(Extracted data entries)
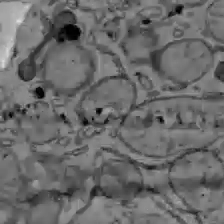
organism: C57BL Mouse
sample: Liver
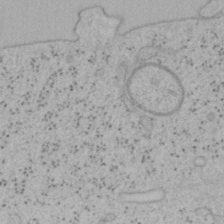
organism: Human
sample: HeLa cells
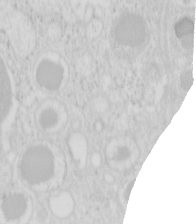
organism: Mouse
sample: Pancreas
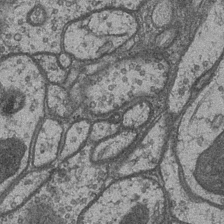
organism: Drosophila
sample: Optic medulla
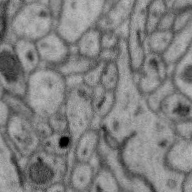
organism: Zebra finch
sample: Brain
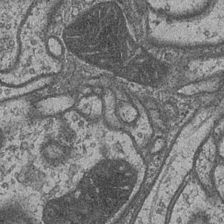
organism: Drosophila
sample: Optic medulla
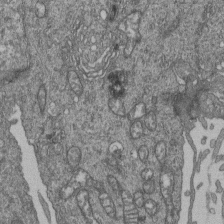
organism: Human
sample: Retinal organoid Rod and Cone cells
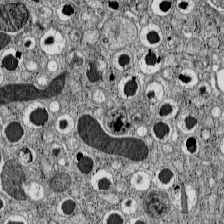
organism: C57BL Mouse
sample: Pancreatic islet
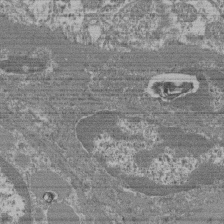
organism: Mouse
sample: Glomerulus
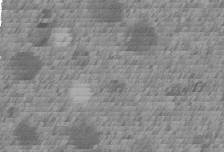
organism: C. elegans
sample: C. elegans embryo early stage
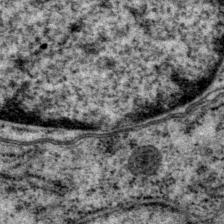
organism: P. pacificus
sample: Pharynx
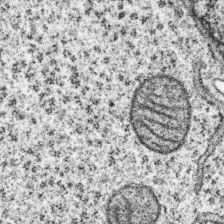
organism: Human
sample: HeLa cells
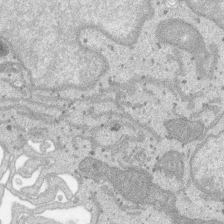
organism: Human
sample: Lung epithelial cells infected with SARS-CoV-2
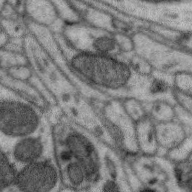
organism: Zebra finch
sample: Brain
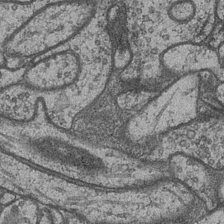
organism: Drosophila
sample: Optic medulla
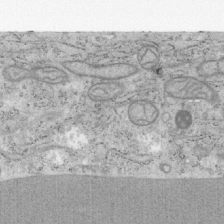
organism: Human
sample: HeLa cells
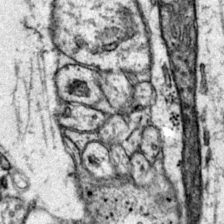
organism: Mouse
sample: Primary visual cortex
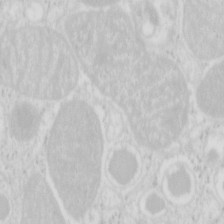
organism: Mouse
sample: Pancreas
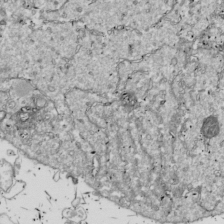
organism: Drosophila
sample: Cell division; meiosis; drosophila spermatocytes
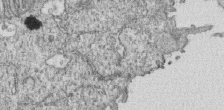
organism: Human
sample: HeLa cell HIV synapse
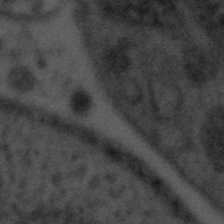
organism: Tuwongella immobilis
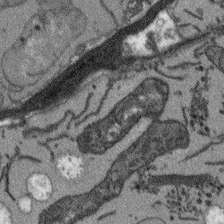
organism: Arabidopsis thaliana
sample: Root tip
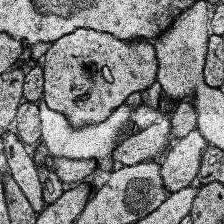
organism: Human
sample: Temporal Lobe
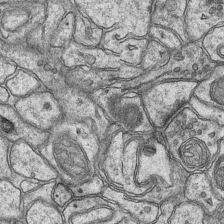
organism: Mouse
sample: CA1 Hippocampus
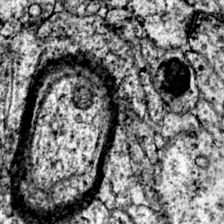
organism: Mouse
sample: Primary visual cortex
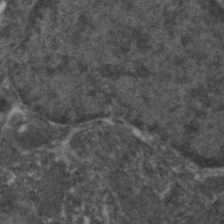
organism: Zebrafish
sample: Zebrafish embryo
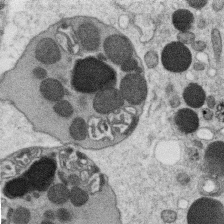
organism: C. elegans
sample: C. elegans oocyte; sperm cells
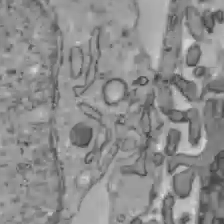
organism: C57BL Mouse
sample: Liver
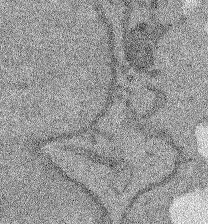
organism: Human
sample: HeLa cells
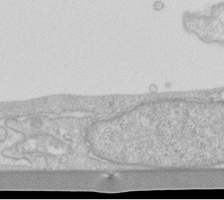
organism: Human
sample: Fibroblast cells
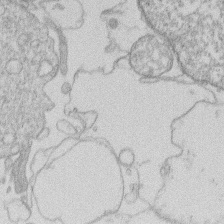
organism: Human
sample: Macrophage cells
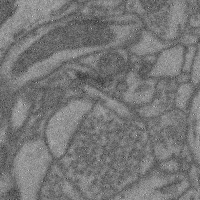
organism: Mouse
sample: Cerebral cortex
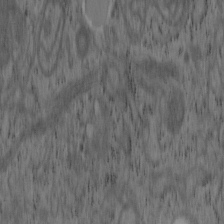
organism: Human
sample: HeLa cells
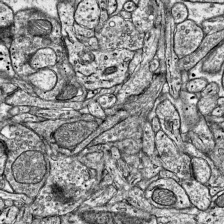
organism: Mouse
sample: Visual Cortex
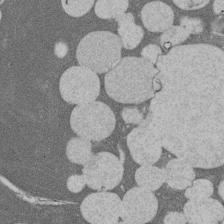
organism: Rat
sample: Salivary granule
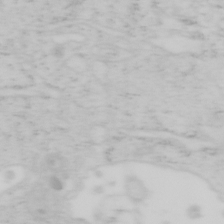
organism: Mouse
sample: OT-I killer T cells with ID8 ovarian cancer cells
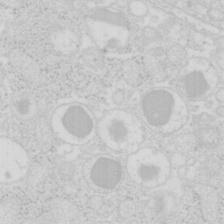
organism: Mouse
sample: Pancreas
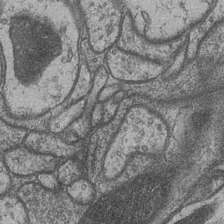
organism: Drosophila
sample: Optic medulla
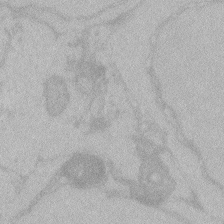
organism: Zebrafish
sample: Macrophage infected with Toxoplasma gondii
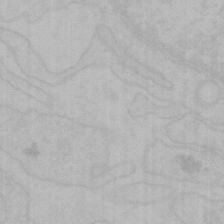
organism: Mouse
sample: Choroid plexus
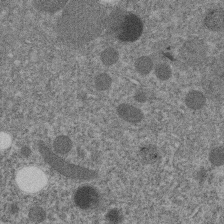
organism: C. elegans
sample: C. elegans embryo early stage
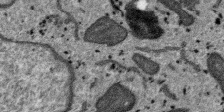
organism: Human
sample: Lung epithelial cells, uninfected (mock) control
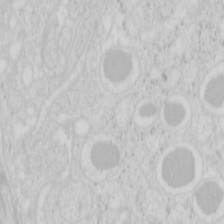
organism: Mouse
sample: Pancreas
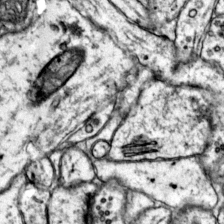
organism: Mouse
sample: Primary visual cortex
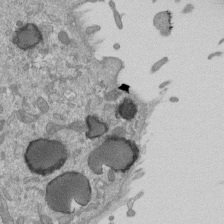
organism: Mouse
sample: ED-1 cell nuclei; centrioles
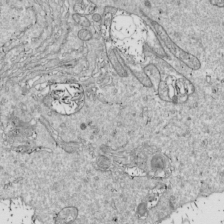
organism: Drosophila
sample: Cell division; meiosis; drosophila spermatocytes
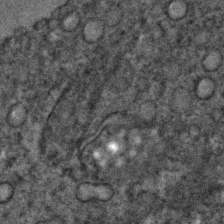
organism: C. elegans
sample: C. elegans embryo
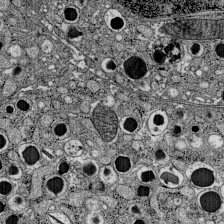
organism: C57BL Mouse
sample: Pancreatic islet
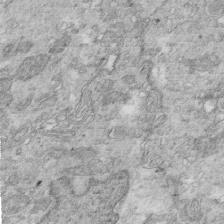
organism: Mouse
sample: Multiciliated cells
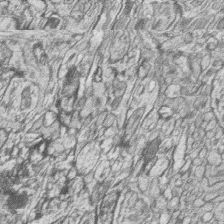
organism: Zebrafish
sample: synaptic ribbons in rod cells and cone cells
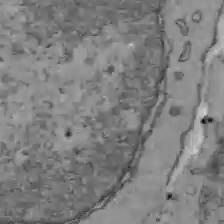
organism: C57BL Mouse
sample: Liver
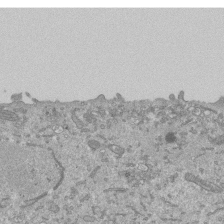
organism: Mouse
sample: ED-1 cell nuclei; centrioles
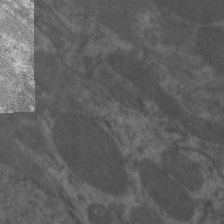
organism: C. elegans
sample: Pharynx
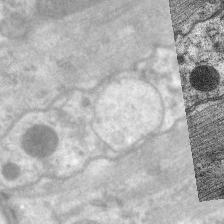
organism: C. elegans
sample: Pharynx
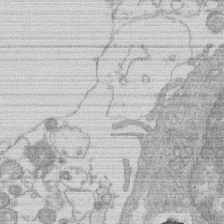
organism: Human
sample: Macrophage cells
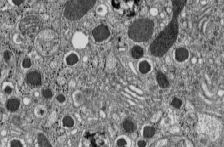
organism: C57BL Mouse
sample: Pancreatic islet
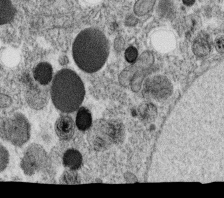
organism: C. elegans
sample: C. elegans oocyte; sperm cells
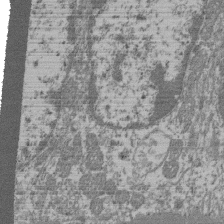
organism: Mouse
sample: Glomerulus
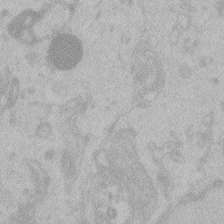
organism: Zebrafish
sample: Macrophage infected with Toxoplasma gondii
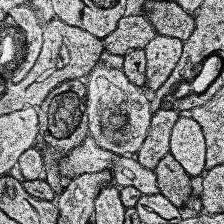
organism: Human
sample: Temporal Lobe
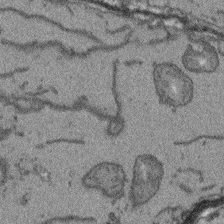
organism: Arabidopsis thaliana
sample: Root tip
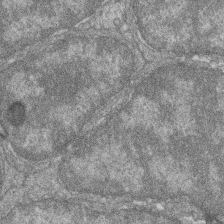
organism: Zebrafish
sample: Cilia; retinal pigment epithelium
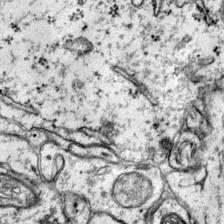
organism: Mouse
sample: Primary visual cortex
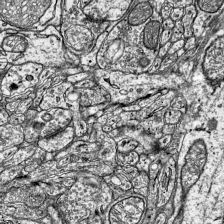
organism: Mouse
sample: Visual Cortex
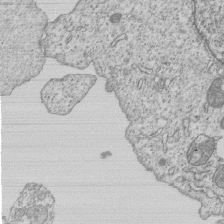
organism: Human
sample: MDA-MB-231 cells
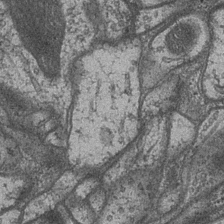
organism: Drosophila
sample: Optic medulla
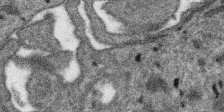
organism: Human
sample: Lung epithelial cells infected with SARS-CoV-2
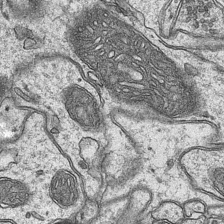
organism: Mouse
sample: CA1 Hippocampus
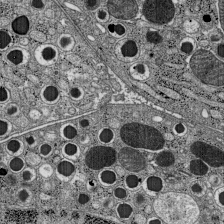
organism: C57BL Mouse
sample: Pancreatic islet
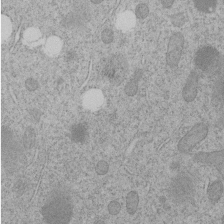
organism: C. elegans
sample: C. elegans embryo early stage
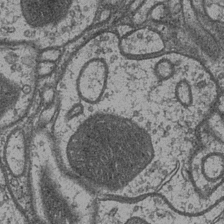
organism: Drosophila
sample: Optic medulla
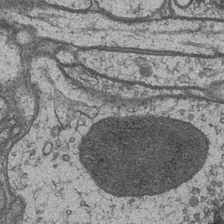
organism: Drosophila
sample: Optic medulla
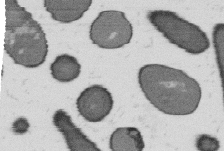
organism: B. subtilis
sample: Bacterial spore
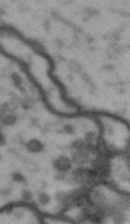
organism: Drosophila
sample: Brain
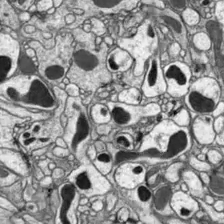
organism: Drosophila
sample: Optic lobe
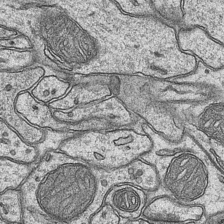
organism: Mouse
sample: CA1 Hippocampus
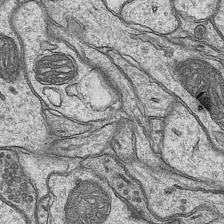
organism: Mouse
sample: CA1 Hippocampus
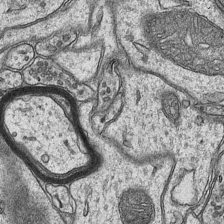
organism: Mouse
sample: CA1 Hippocampus
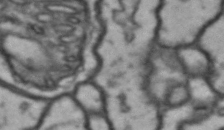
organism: Drosophila
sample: Brain
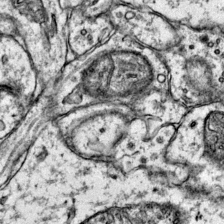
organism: Mouse
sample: Primary visual cortex
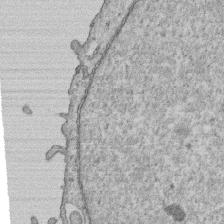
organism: Human
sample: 1205lu cells
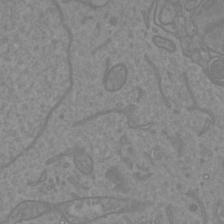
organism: Mouse
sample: Cortical neurons
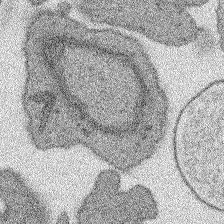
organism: Human
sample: HeLa cells
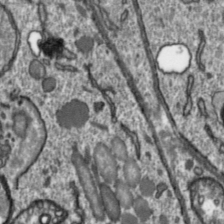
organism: Toxoplasma gondii
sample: Parasites in a vacuole inside a host cell
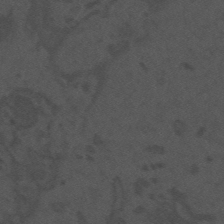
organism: Mouse
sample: Suprachiasmatic nucleus
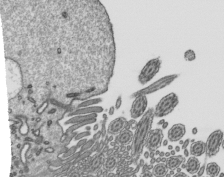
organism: Mouse
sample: Mouse epididymis efferent ductule cilia
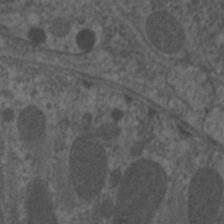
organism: C. elegans
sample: Pharynx
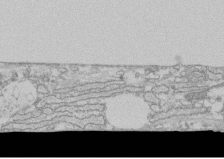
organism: Human
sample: CRL-1474
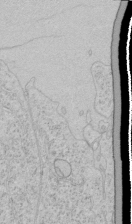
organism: Human
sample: Mitochondria in HCT116 cells
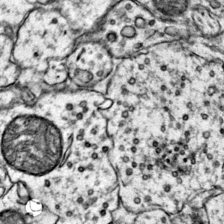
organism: Mouse
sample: Primary visual cortex
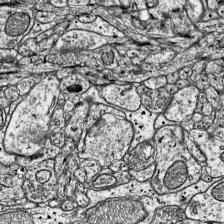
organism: Mouse
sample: Visual Cortex
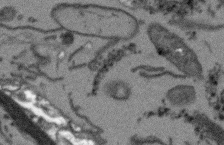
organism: Arabidopsis thaliana
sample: Root tip
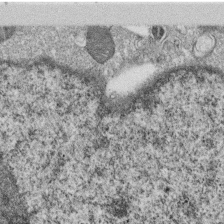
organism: African green monkey
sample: Vero E6 cells infected with SARS-CoV-2
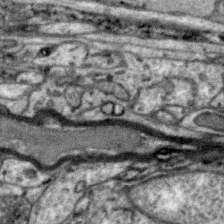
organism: Zebra finch
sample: Brain
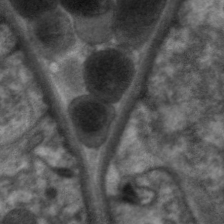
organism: C. elegans
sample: Pharynx
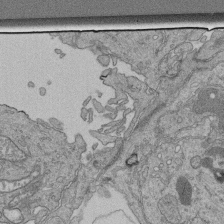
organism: Human
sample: Retinal organoid Rod and Cone cells
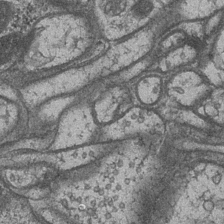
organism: Drosophila
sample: Optic medulla
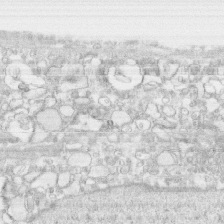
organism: Human
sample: CRL-1474
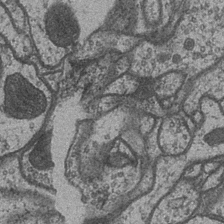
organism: Drosophila
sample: Optic medulla
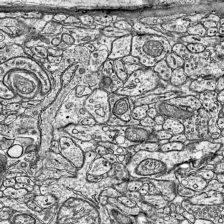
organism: Mouse
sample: Visual Cortex
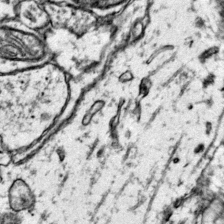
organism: Mouse
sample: Primary visual cortex
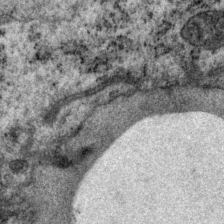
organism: P. pacificus
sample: Pharynx
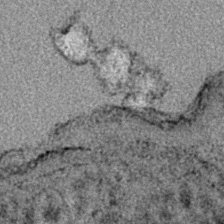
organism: E. coli
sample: E. Coli Bacteria
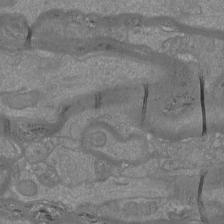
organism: Mouse
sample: Cortical neurons
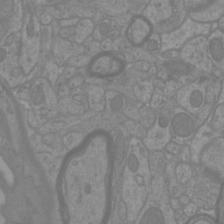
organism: Mouse
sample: Cortical neurons

Task to carry out: Skipping any pictures, copy the entries exactly as they appear.

Output for this exercise:
organism: C57BL Mouse
sample: Liver
organism: Human
sample: HeLa cells
organism: Mouse
sample: Pancreas
organism: Drosophila
sample: Optic medulla
organism: Zebra finch
sample: Brain
organism: Drosophila
sample: Optic medulla
organism: Human
sample: Retinal organoid Rod and Cone cells
organism: C57BL Mouse
sample: Pancreatic islet
organism: Mouse
sample: Glomerulus
organism: C. elegans
sample: C. elegans embryo early stage
organism: P. pacificus
sample: Pharynx
organism: Human
sample: HeLa cells
organism: Human
sample: Lung epithelial cells infected with SARS-CoV-2
organism: Zebra finch
sample: Brain
organism: Drosophila
sample: Optic medulla
organism: Human
sample: HeLa cells
organism: Mouse
sample: Primary visual cortex
organism: Mouse
sample: Pancreas
organism: Drosophila
sample: Cell division; meiosis; drosophila spermatocytes
organism: Human
sample: HeLa cell HIV synapse
organism: Tuwongella immobilis
organism: Arabidopsis thaliana
sample: Root tip
organism: Human
sample: Temporal Lobe
organism: Mouse
sample: CA1 Hippocampus
organism: Mouse
sample: Primary visual cortex
organism: Zebrafish
sample: Zebrafish embryo
organism: C. elegans
sample: C. elegans oocyte; sperm cells
organism: C57BL Mouse
sample: Liver
organism: Human
sample: HeLa cells
organism: Human
sample: Fibroblast cells
organism: Human
sample: Macrophage cells
organism: Mouse
sample: Cerebral cortex
organism: Human
sample: HeLa cells
organism: Mouse
sample: Visual Cortex
organism: Rat
sample: Salivary granule
organism: Mouse
sample: OT-I killer T cells with ID8 ovarian cancer cells
organism: Mouse
sample: Pancreas
organism: Drosophila
sample: Optic medulla
organism: Zebrafish
sample: Macrophage infected with Toxoplasma gondii
organism: Mouse
sample: Choroid plexus
organism: C. elegans
sample: C. elegans embryo early stage
organism: Human
sample: Lung epithelial cells, uninfected (mock) control
organism: Mouse
sample: Pancreas
organism: Mouse
sample: Primary visual cortex
organism: Mouse
sample: ED-1 cell nuclei; centrioles
organism: Drosophila
sample: Cell division; meiosis; drosophila spermatocytes
organism: C. elegans
sample: C. elegans embryo
organism: C57BL Mouse
sample: Pancreatic islet
organism: Mouse
sample: Multiciliated cells
organism: Zebrafish
sample: synaptic ribbons in rod cells and cone cells
organism: C57BL Mouse
sample: Liver
organism: Mouse
sample: ED-1 cell nuclei; centrioles
organism: C. elegans
sample: Pharynx
organism: C. elegans
sample: Pharynx
organism: Human
sample: Macrophage cells
organism: C57BL Mouse
sample: Pancreatic islet
organism: C. elegans
sample: C. elegans oocyte; sperm cells
organism: Mouse
sample: Glomerulus
organism: Zebrafish
sample: Macrophage infected with Toxoplasma gondii
organism: Human
sample: Temporal Lobe
organism: Arabidopsis thaliana
sample: Root tip
organism: Zebrafish
sample: Cilia; retinal pigment epithelium
organism: Mouse
sample: Primary visual cortex
organism: Mouse
sample: Visual Cortex
organism: Human
sample: MDA-MB-231 cells
organism: Drosophila
sample: Optic medulla
organism: Human
sample: Lung epithelial cells infected with SARS-CoV-2
organism: Mouse
sample: CA1 Hippocampus
organism: C57BL Mouse
sample: Pancreatic islet
organism: C. elegans
sample: C. elegans embryo early stage
organism: Drosophila
sample: Optic medulla
organism: Drosophila
sample: Optic medulla
organism: B. subtilis
sample: Bacterial spore
organism: Drosophila
sample: Brain
organism: Drosophila
sample: Optic lobe
organism: Mouse
sample: CA1 Hippocampus
organism: Mouse
sample: CA1 Hippocampus
organism: Mouse
sample: CA1 Hippocampus
organism: Drosophila
sample: Brain
organism: Mouse
sample: Primary visual cortex
organism: Human
sample: 1205lu cells
organism: Mouse
sample: Cortical neurons
organism: Human
sample: HeLa cells
organism: Toxoplasma gondii
sample: Parasites in a vacuole inside a host cell
organism: Mouse
sample: Suprachiasmatic nucleus
organism: Mouse
sample: Mouse epididymis efferent ductule cilia
organism: C. elegans
sample: Pharynx
organism: Human
sample: CRL-1474
organism: Human
sample: Mitochondria in HCT116 cells
organism: Mouse
sample: Primary visual cortex
organism: Mouse
sample: Visual Cortex
organism: Arabidopsis thaliana
sample: Root tip
organism: African green monkey
sample: Vero E6 cells infected with SARS-CoV-2
organism: Zebra finch
sample: Brain
organism: C. elegans
sample: Pharynx
organism: Human
sample: Retinal organoid Rod and Cone cells
organism: Drosophila
sample: Optic medulla
organism: Human
sample: CRL-1474
organism: Drosophila
sample: Optic medulla
organism: Mouse
sample: Visual Cortex
organism: Mouse
sample: Primary visual cortex
organism: P. pacificus
sample: Pharynx
organism: E. coli
sample: E. Coli Bacteria
organism: Mouse
sample: Cortical neurons
organism: Mouse
sample: Cortical neurons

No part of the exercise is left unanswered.